Дело было не в том, что Бразийяк отвлекся, чтобы позабавить салонных завсегдатаев, повторяя, как Валери однажды заметил Мальро: «Меня интересует ясность стиля; меня не интересует искренность автора». Может, только потому, что он был ярым католиком, Бразийяк оказался менее поверхностен, чем пижонствующий эстет (автор «Месье Теста»), «который путал брожение газов в животе с показными истинами», как когда-то по случаю съязвил Сент-Экс, не уважавший Валери. Но фанатик в Бразийяке не мог принять безнадежную беспристрастность Сент-Экзюпери. «Милиционер Мадрида стоит защитника Толедо. Каждый повинуется своей «правде». Так же как плененная газель, тревожно ищущая возможности убежать, не опасается ни льва, ни шакала, которые подстерегают ее. «Что для нее шакалы, если «правда» газели в страхе?» И весь героизм низведен до уровня инстинкта».

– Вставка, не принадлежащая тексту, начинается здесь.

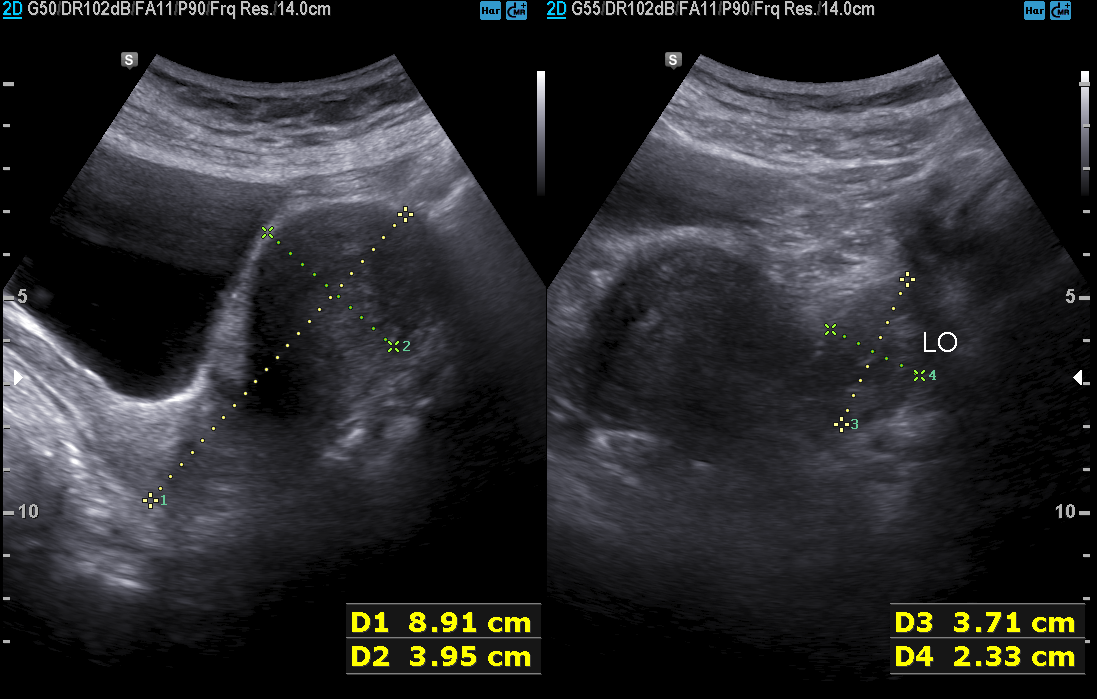
modality:
  type: genitourinary ultrasound
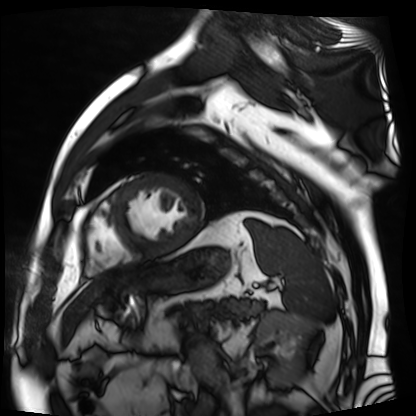
modality — cardiac MR image of the myocardium; subject cohort — cardiac patient.
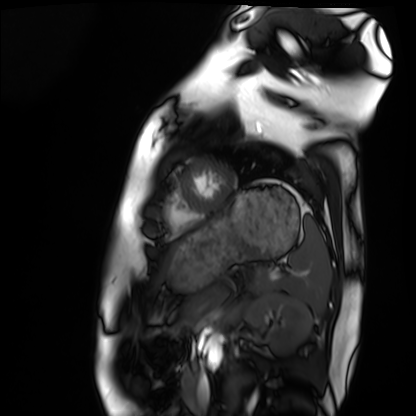
Cardiac MRI.
Subject group: healthy volunteer.
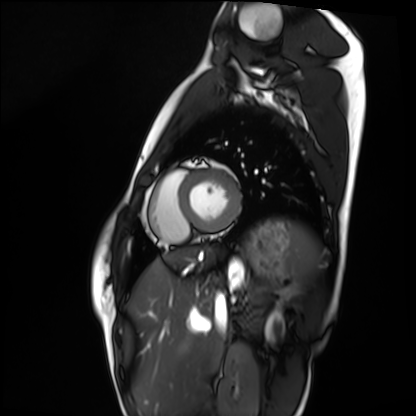
Q: What kind of scan is this?
A: Cardiac MRI.
Subject group: healthy volunteer.
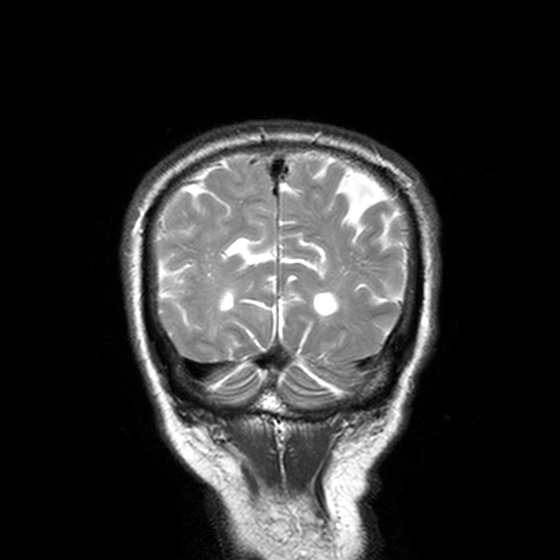
3 Tesla brain MRI.
Series: T2-weighted turbo spin echo, 3 mm.
Study: ring-enhancing brain masses.
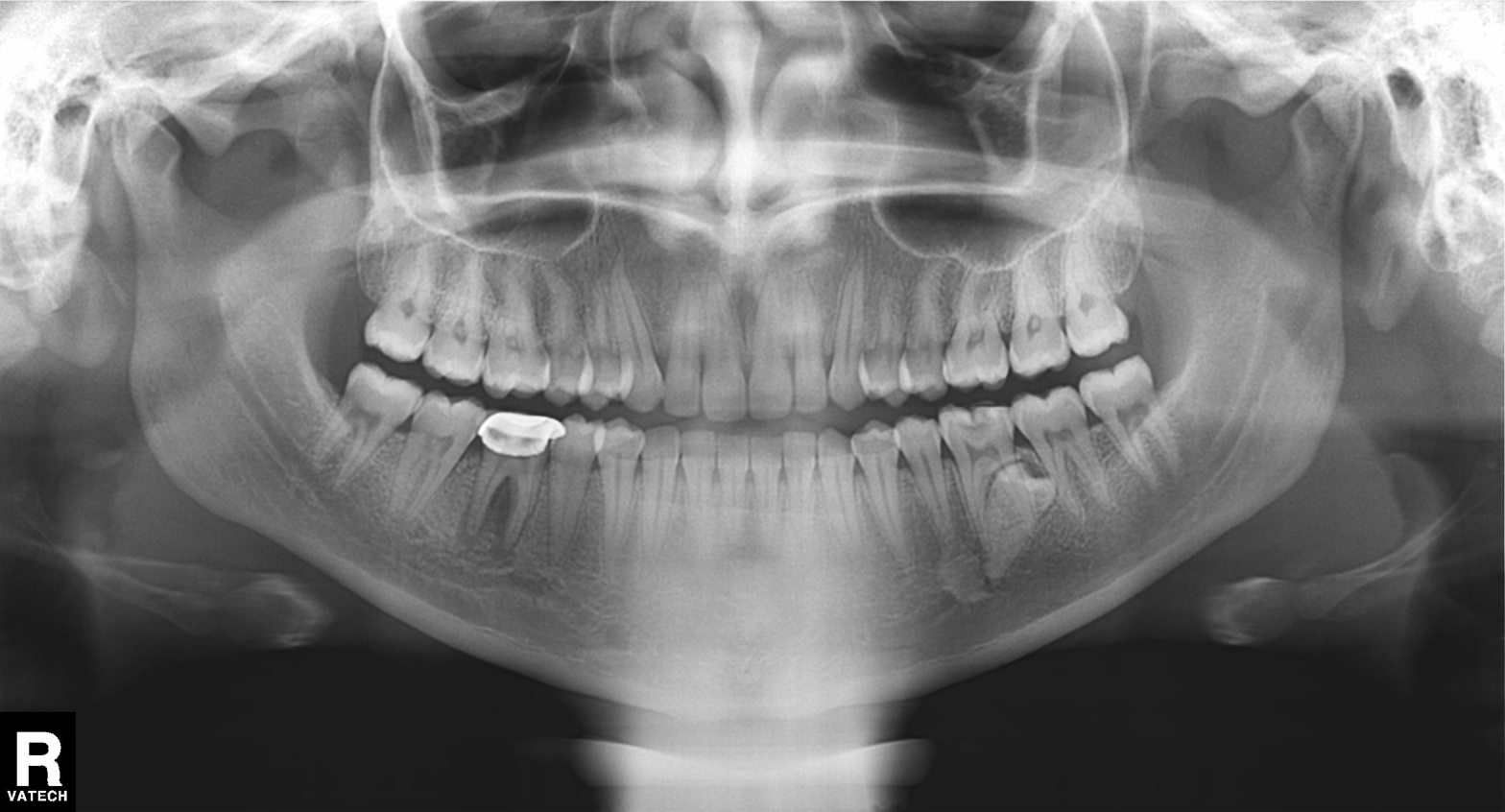
Summary: Panoramic dental radiograph (orthopantomogram).
Impression: Dental caries (cavities).
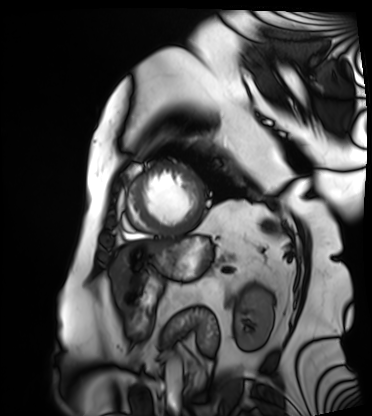
Cardiac MRI. Subject group: patient.
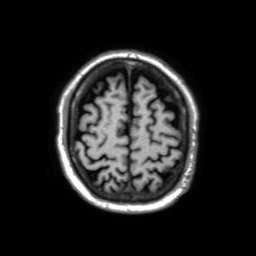
Q: What kind of scan is this?
A: 3 Tesla brain MRI.
Q: Series?
A: 3D T1-weighted TFE with SENSE.
Study: ring-enhancing brain masses.
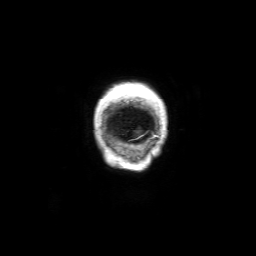
Summary:
3 Tesla brain MRI. Series: 3D T1-weighted with SENSE. Study: ring-enhancing brain masses.
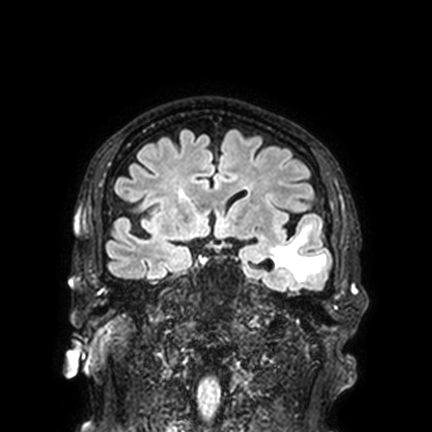
  modality:
    type: brain MRI
    field_strength: 3T
  series: FLAIR VISTA with SENSE
  study_topic: ring-enhancing brain masses
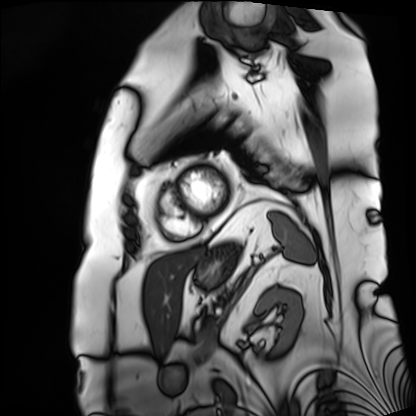
Case:
* modality — cardiac MRI
* subject group — patient
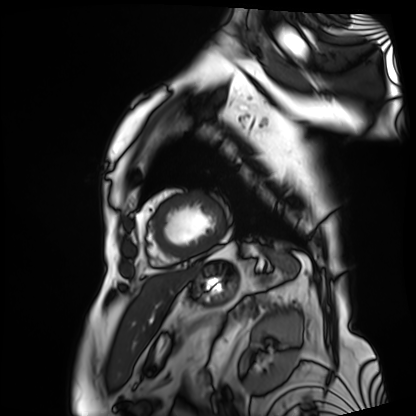
| field | value |
|---|---|
| modality | cardiac MRI |
| subject group | patient |
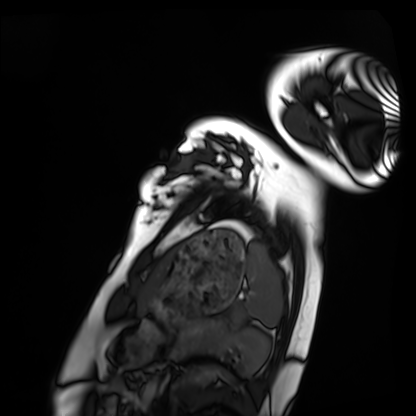
Case summary: Cardiac MRI. Subject group: healthy volunteer.
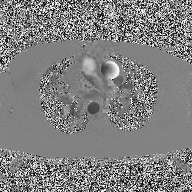
| field | value |
|---|---|
| modality | 2D phase-contrast cine MRI of the ascending aorta |
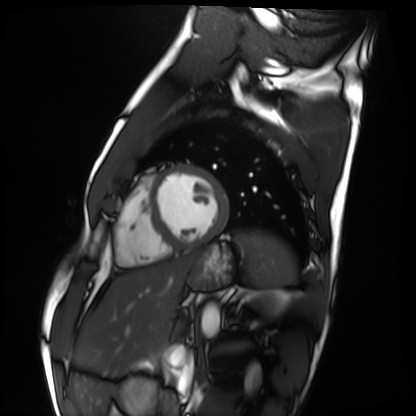
Case:
- modality: cardiac MRI
- subject group: healthy volunteer
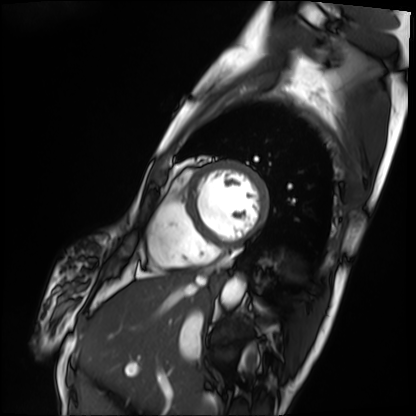
Summary:
Cardiac MRI. Subject group: patient.
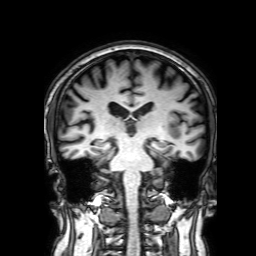
3 Tesla brain MRI. Study: ring-enhancing brain masses.
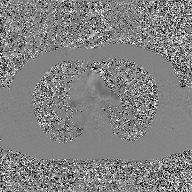
Summary:
2D phase-contrast cine MRI of the ascending aorta, GAN super-resolution reconstruction.
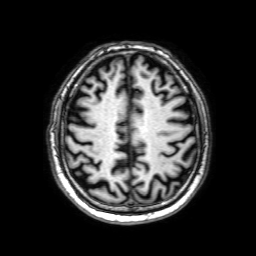
Q: What kind of scan is this?
A: 3 Tesla brain MRI.
Q: Series?
A: 3D T1-weighted with SENSE.
Study: ring-enhancing brain masses.
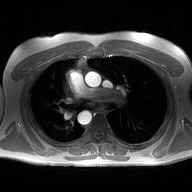
2D phase-contrast cine MRI of the ascending aorta, high-resolution GRAPPA acquisition.
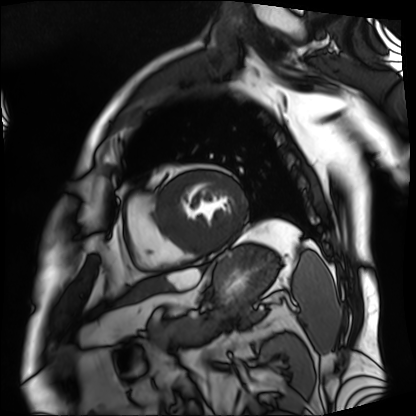
Summary: Cardiac MRI. Subject group: patient.
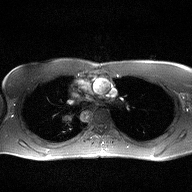
modality = 2D phase-contrast cine MRI of the ascending aorta.
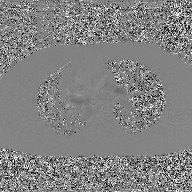
2D phase-contrast cine MRI of the ascending aorta, GAN super-resolution reconstruction.
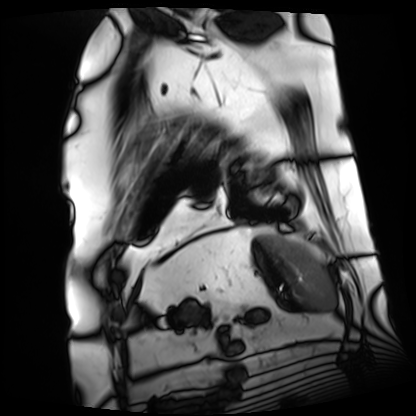
  modality: cardiac MRI
  cohort: patient
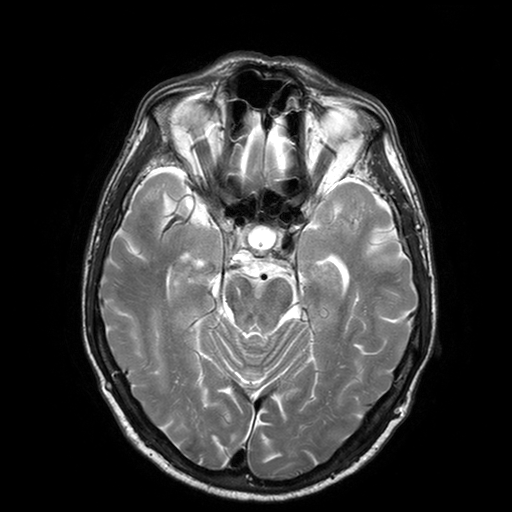
3 Tesla brain MRI. Series: T2-weighted turbo spin echo with SENSE. Study: ring-enhancing brain masses.
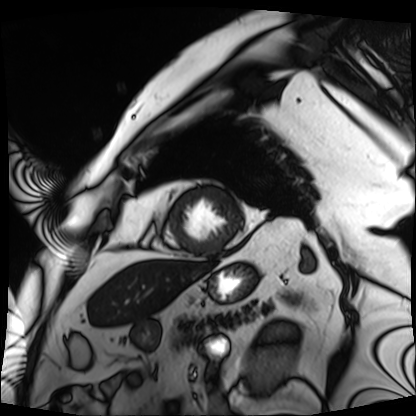
modality — cardiac MRI | subject group — patient.
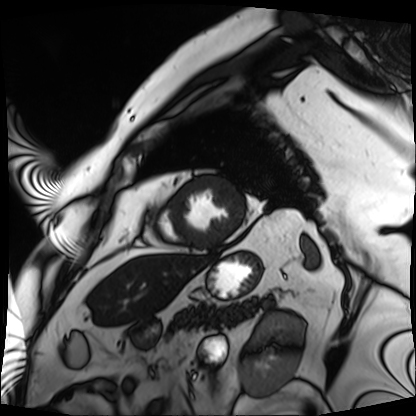
{"modality": "cardiac MRI", "cohort": "patient"}
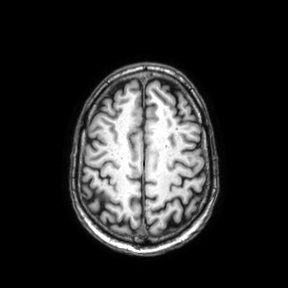
3 Tesla brain MRI. Series: axial. Study: ring-enhancing brain masses.
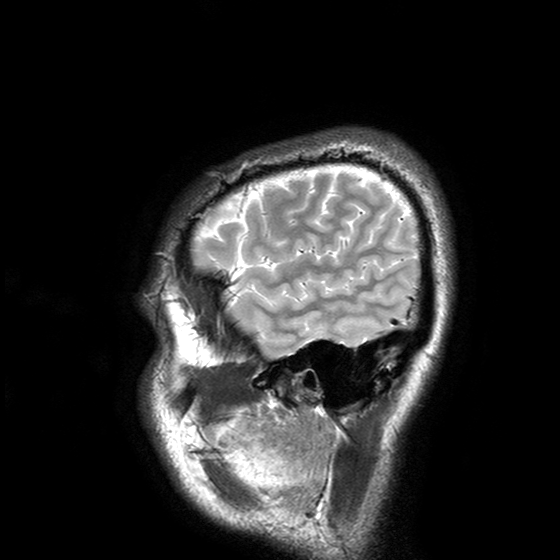
{"modality": {"type": "brain MRI", "field_strength": "3T"}, "series": "T2-weighted turbo spin echo with SENSE", "study_topic": "ring-enhancing brain masses"}
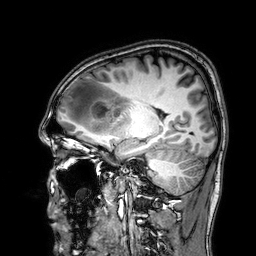
  modality:
    type: brain MRI
    field_strength: 3T
  series: 3D T1-weighted
  study_topic: ring-enhancing brain masses
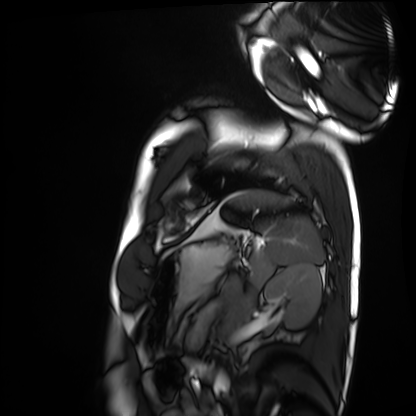
Cardiac MRI.
Subject group: healthy volunteer.
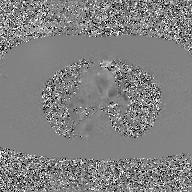
2D phase-contrast cine MRI of the ascending aorta, GAN super-resolution reconstruction.
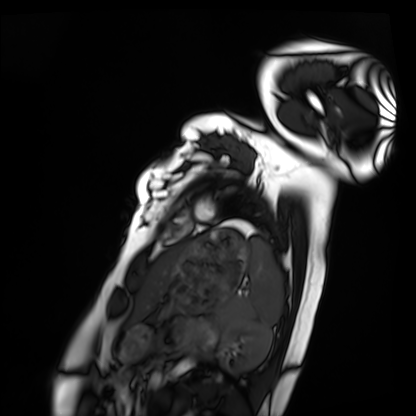
modality: cardiac MRI
subject group: healthy volunteer
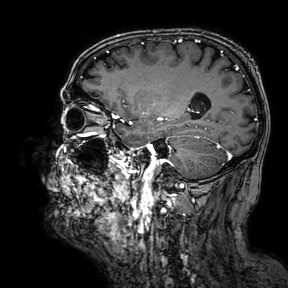
{"modality": {"type": "brain MRI", "field_strength": "3T"}, "series": "3D T1-weighted turbo field echo with SENSE", "study_topic": "ring-enhancing brain masses"}
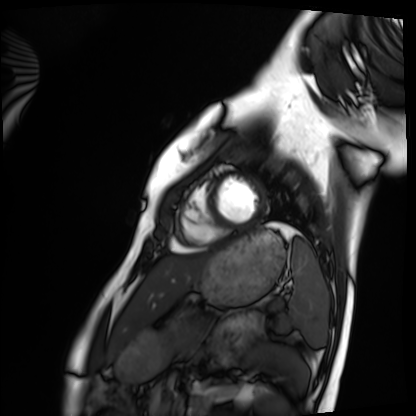
modality: cardiac MRI
subject group: healthy volunteer
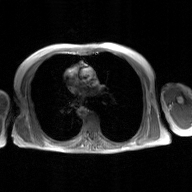
2D phase-contrast cine MRI of the ascending aorta, GAN super-resolution reconstruction.
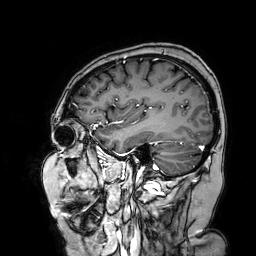
3 Tesla brain MRI. Series: 3D T1-weighted turbo field echo with SENSE. Study: ring-enhancing brain masses.
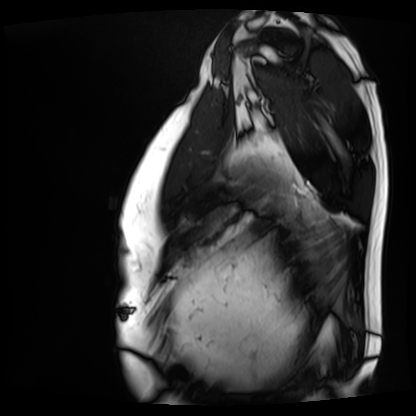
Cardiac MRI. Subject group: patient.
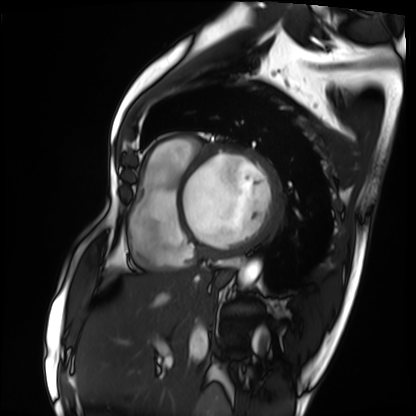
Cardiac MRI. Subject group: patient.
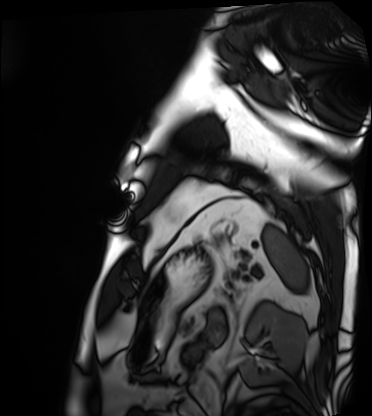
Case summary: Cardiac MRI. Subject group: patient.
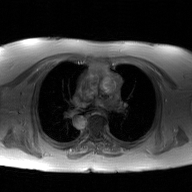
<record>
<modality>
  <type>2D phase-contrast cine MRI</type>
  <region>ascending aorta</region>
  <reconstruction>GAN super-resolution reconstruction</reconstruction>
</modality>
</record>
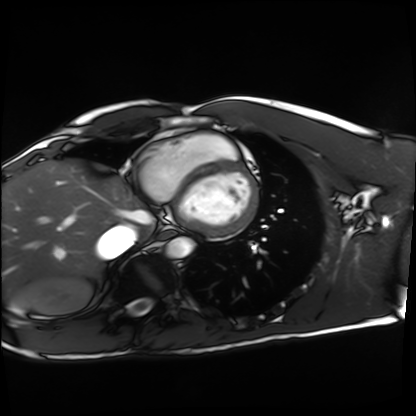
Cardiac MRI.
Subject group: healthy volunteer.
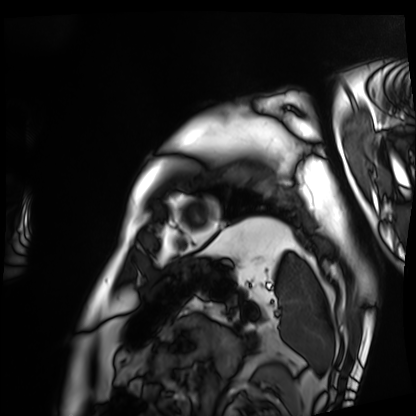
Case summary: Cardiac MRI. Subject group: patient.
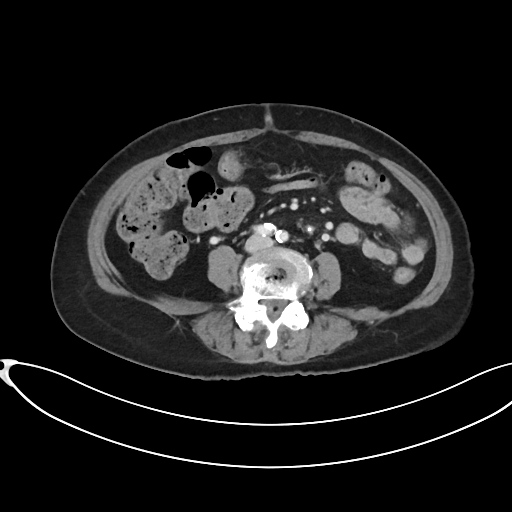
Case summary:
Multiphase abdominal CT, liver, portal venous phase. Patient: female, age 80.
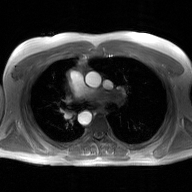
2D phase-contrast cine MRI of the ascending aorta, GAN super-resolution reconstruction.
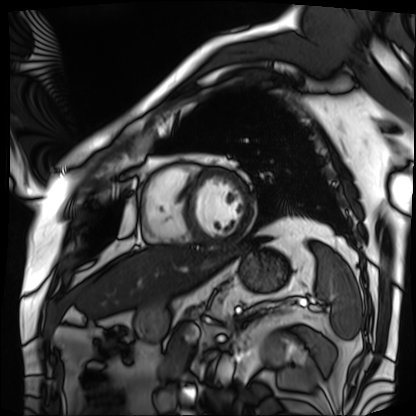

Бразийяк одинаково не желал принимать и благородного жеста французского капитана, когда тот передал берберским охотникам, помогавшим ему защитить форт, 300 пуль, чтобы восполнить истраченные ими на его защиту: ведь те же самые пули предназначались для стрельбы в его людей, за которых он несет ответственность. «Индивидуальный героизм – это совсем иное, чем политический героизм, то есть героизм защитников города. Человек не может претендовать на изысканность, если он в крови собственных людей… Церковь, – продолжал он, впадая в догму, – всегда учила, что истинная причина делает мученика. Ни г-н Монсерлан, ни г-н Сент-Экзюпери не думают так: они видят в героизме средство индивидуального совершенствования. Г-н Андре Мальро рассуждает так же. Но не в этом смысл наших корней, нашей истории, нашей расы. Это романтичное и ницшеанское отклонение, уходящее корнями на восток».